Beginning at the line that contains "Muonionalusta meteorite, full", repeat each line exactly through the last one of the records below, and leave out the pictures.

Material for this task ->
_____

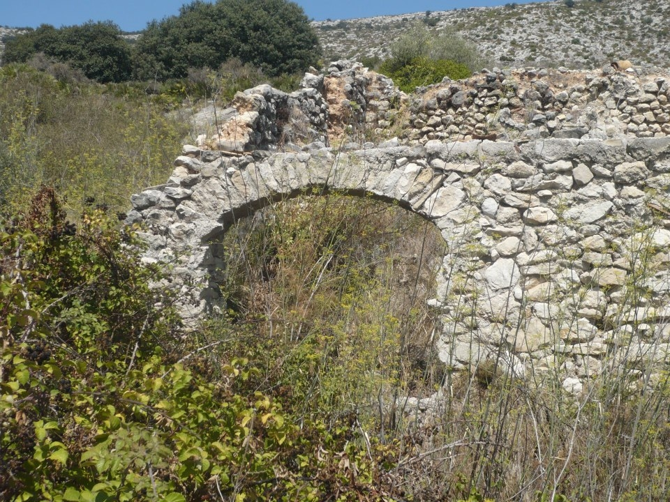 Arc morisc al caseriu de Bijauca, Tàrbena (Marina Baixa).
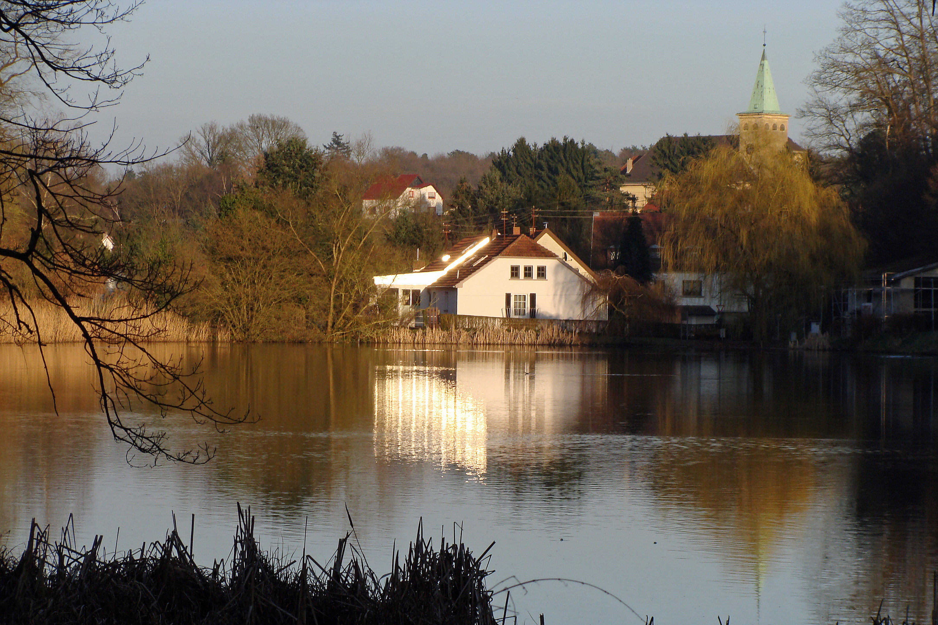 St. Nikolaus est une bourgade allemande située en Sarre faisant partie de la commune de Großrosseln. Photographie prise le 10 mars 2014.
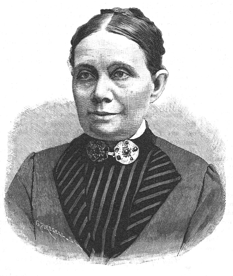 Eva Wigström (1832-1901)
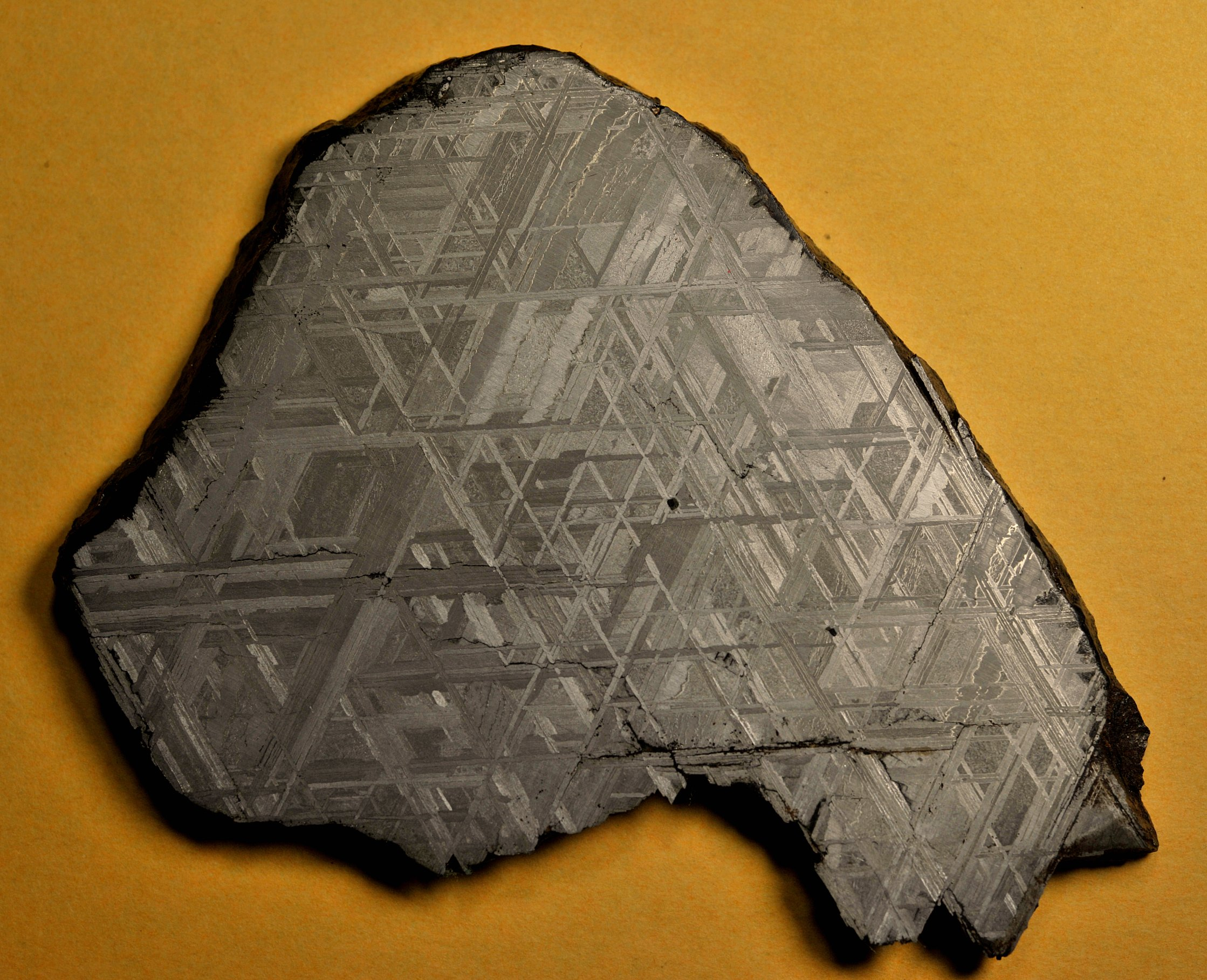 Muonionalusta meteorite, full slice (across 9.6cm).
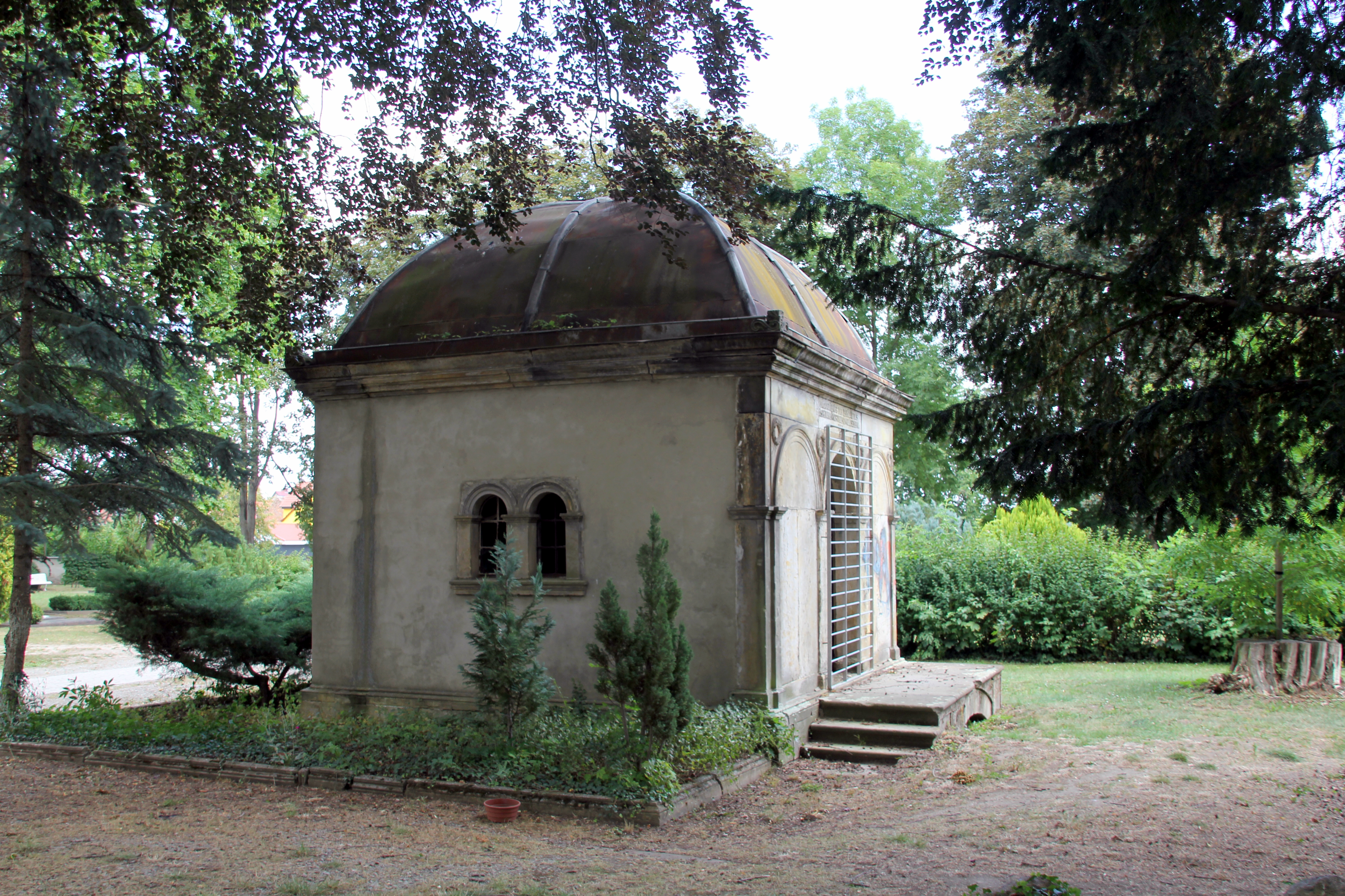 Mausoleum auf dem Friedhof Walter-Rathenau-Straße in Niederndodeleben
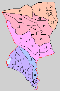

_____

Task result ->
 Muonionalusta meteorite, full slice (across 9.6cm).
 Mausoleum auf dem Friedhof Walter-Rathenau-Straße in Niederndodeleben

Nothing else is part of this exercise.